Look below for the line that contains "47.0 | 57006 |", then copy it and each following line to the end of the records, minus any pictures.

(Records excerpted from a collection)
● ● ● ● ● ● ●

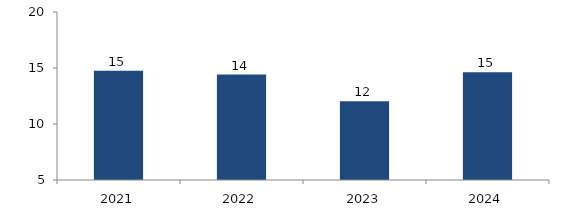
| Category | Bogotá |
|---|---|
| 2021.0 | 14.757 |
| 2022.0 | 14.41 |
| 2023.0 | 12.037 |
| 2024.0 | 14.611 |
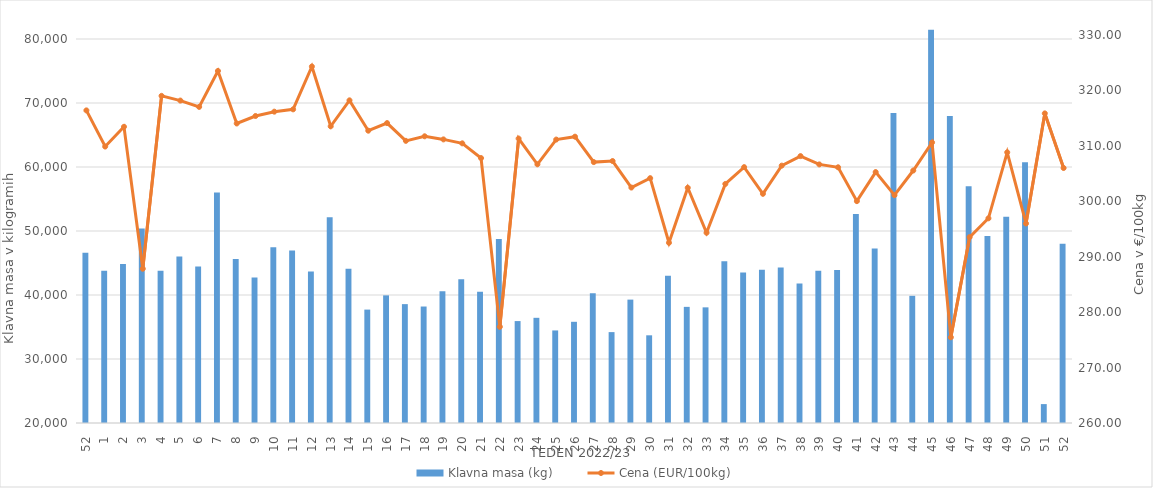
| Category | Klavna masa (kg) |
|---|---|
| 52.0 | 46589 |
| 1.0 | 43807 |
| 2.0 | 44834 |
| 3.0 | 50386 |
| 4.0 | 43773 |
| 5.0 | 46011 |
| 6.0 | 44439 |
| 7.0 | 56001 |
| 8.0 | 45613 |
| 9.0 | 42730 |
| 10.0 | 47471 |
| 11.0 | 46952 |
| 12.0 | 43683 |
| 13.0 | 52135 |
| 14.0 | 44103 |
| 15.0 | 37719 |
| 16.0 | 39943 |
| 17.0 | 38574 |
| 18.0 | 38200 |
| 19.0 | 40581 |
| 20.0 | 42443 |
| 21.0 | 40517 |
| 22.0 | 48742 |
| 23.0 | 35927 |
| 24.0 | 36436 |
| 25.0 | 34463 |
| 26.0 | 35812 |
| 27.0 | 40280 |
| 28.0 | 34201 |
| 29.0 | 39279 |
| 30.0 | 33702 |
| 31.0 | 43020 |
| 32.0 | 38146 |
| 33.0 | 38070 |
| 34.0 | 45290 |
| 35.0 | 43513 |
| 36.0 | 43945 |
| 37.0 | 44302 |
| 38.0 | 41798 |
| 39.0 | 43790 |
| 40.0 | 43913 |
| 41.0 | 52663 |
| 42.0 | 47275 |
| 43.0 | 68419 |
| 44.0 | 39872 |
| 45.0 | 81439 |
| 46.0 | 67983 |
| 47.0 | 57006 |
| 48.0 | 49204 |
| 49.0 | 52219 |
| 50.0 | 60759 |
| 51.0 | 22954 |
| 52.0 | 48002 |
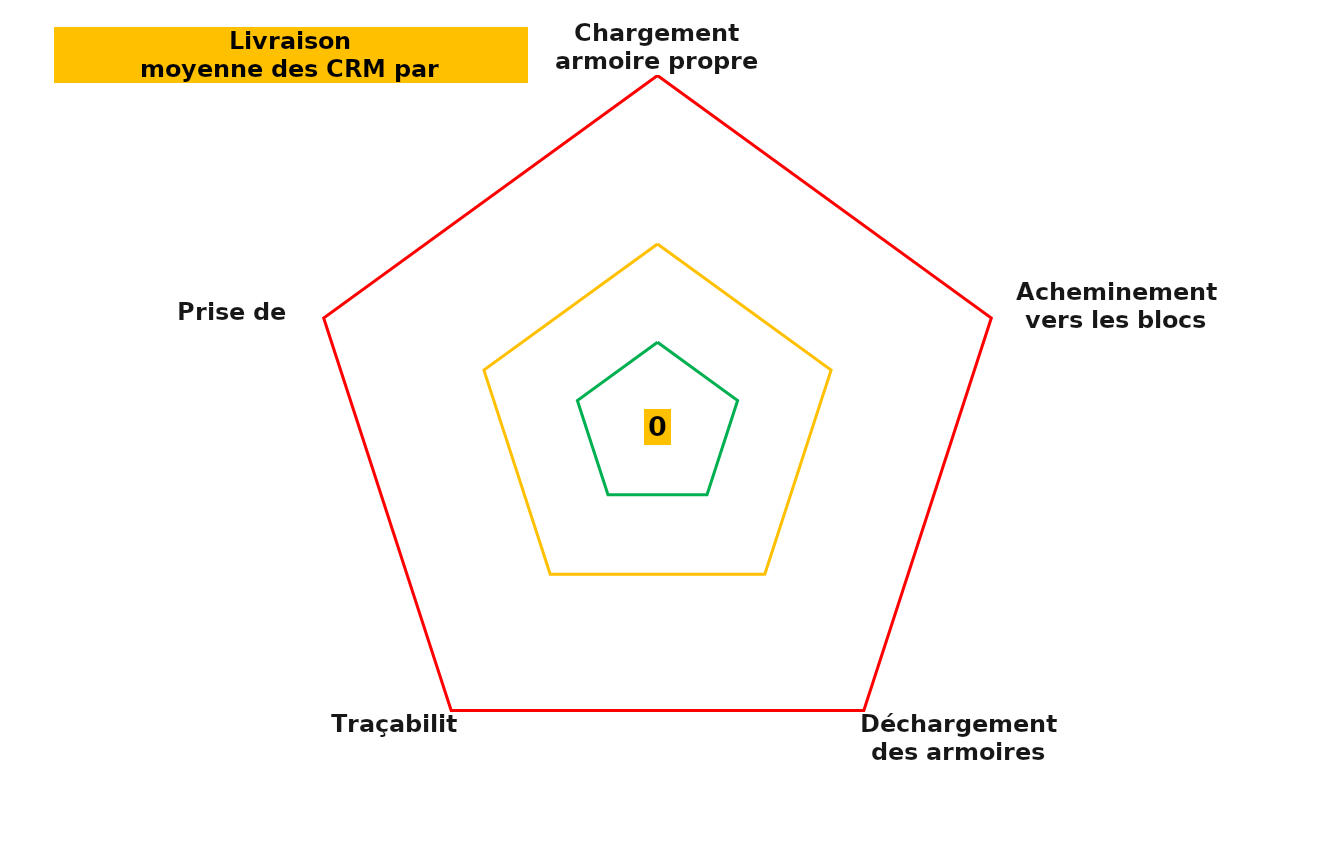
| Category | Series 0 | Series 1 | Series 2 | Series 3 |
|---|---|---|---|---|
| Chargement armoire propre | 0 | 6 | 13 | 25 |
| Acheminement vers les blocs | 0 | 6 | 13 | 25 |
| Déchargement des armoires propres | 0 | 6 | 13 | 25 |
| Traçabilité | 0 | 6 | 13 | 25 |
| Prise de poste | 0 | 6 | 13 | 25 |

● ● ● ● ● ● ●

Response:
| 47.0 | 57006 |
| 48.0 | 49204 |
| 49.0 | 52219 |
| 50.0 | 60759 |
| 51.0 | 22954 |
| 52.0 | 48002 |
| Category | Series 0 | Series 1 | Series 2 | Series 3 |
|---|---|---|---|---|
| Chargement armoire propre | 0 | 6 | 13 | 25 |
| Acheminement vers les blocs | 0 | 6 | 13 | 25 |
| Déchargement des armoires propres | 0 | 6 | 13 | 25 |
| Traçabilité | 0 | 6 | 13 | 25 |
| Prise de poste | 0 | 6 | 13 | 25 |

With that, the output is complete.